▸ WORK TO COMPLETE
Output each record exactly as given. Leave out every picture.

(Records drawn from a dataset)
"""
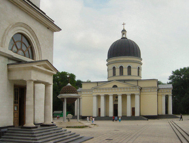 Chisinau, Orthodoxe Kathedraal Parcul Catedralei.
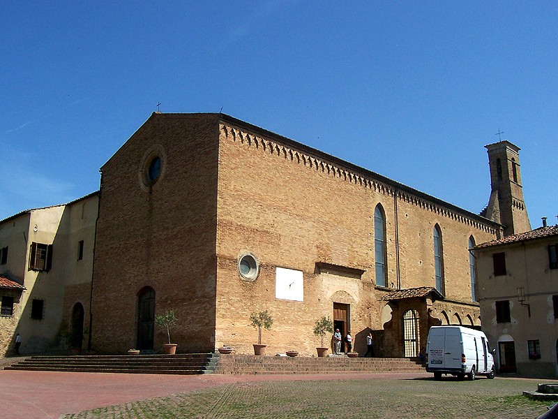 San Gimignano - Chiesa di S. Agostino
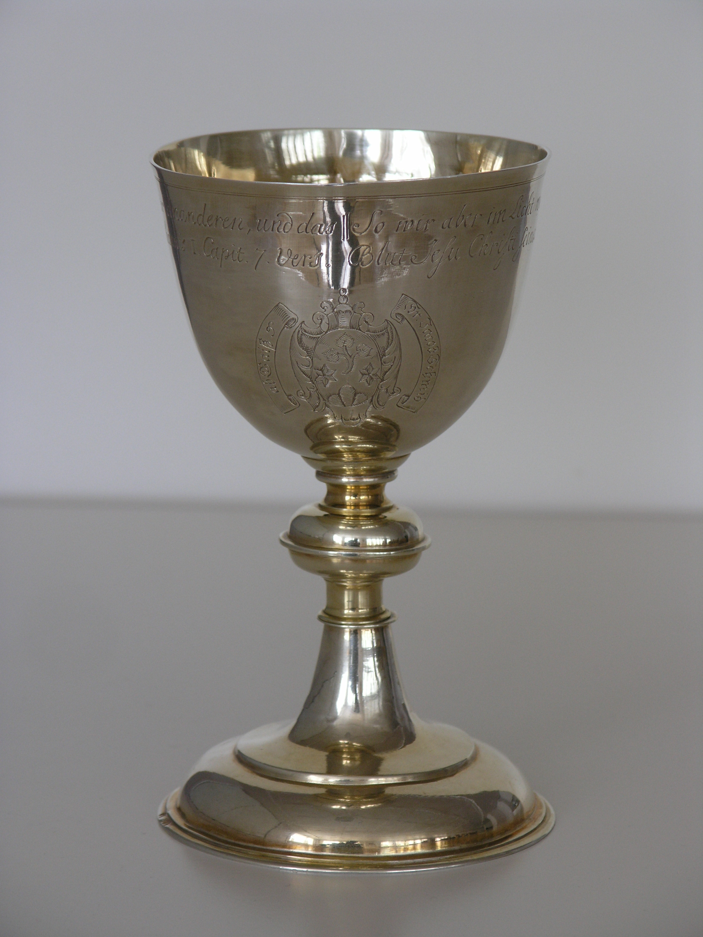 Abendmahlskelch, datiert 1750, vom Goldschmied "TS" in Herisau
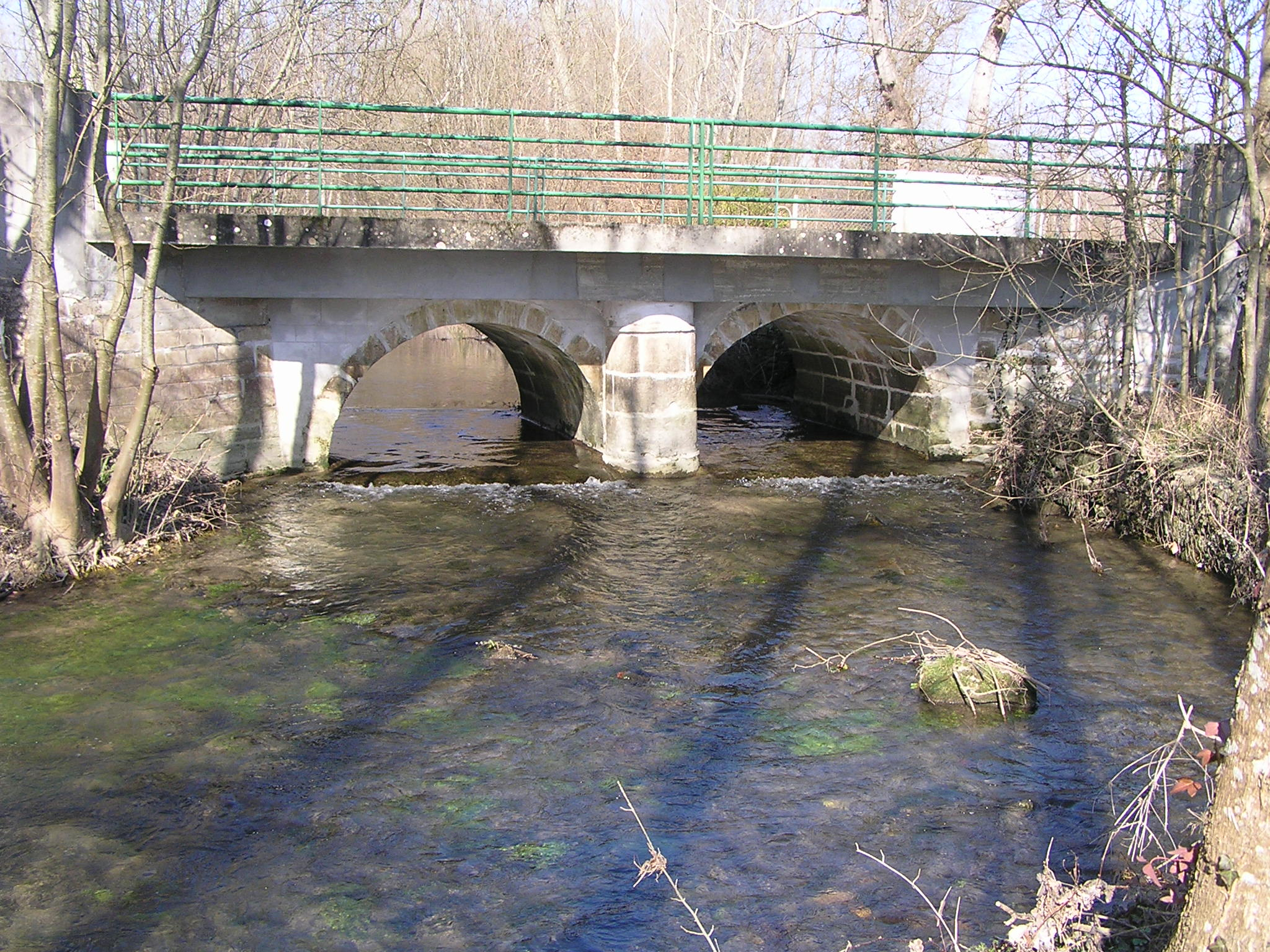 l'Antenne à Mons en Charente-Maritime
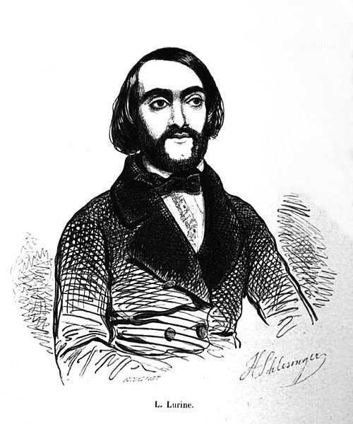 portrait du littérateur Louis Lurine
"""
▸ WRITTEN ANSWER
 Chisinau, Orthodoxe Kathedraal Parcul Catedralei.
 San Gimignano - Chiesa di S. Agostino
 Abendmahlskelch, datiert 1750, vom Goldschmied "TS" in Herisau
 l'Antenne à Mons en Charente-Maritime
 portrait du littérateur Louis Lurine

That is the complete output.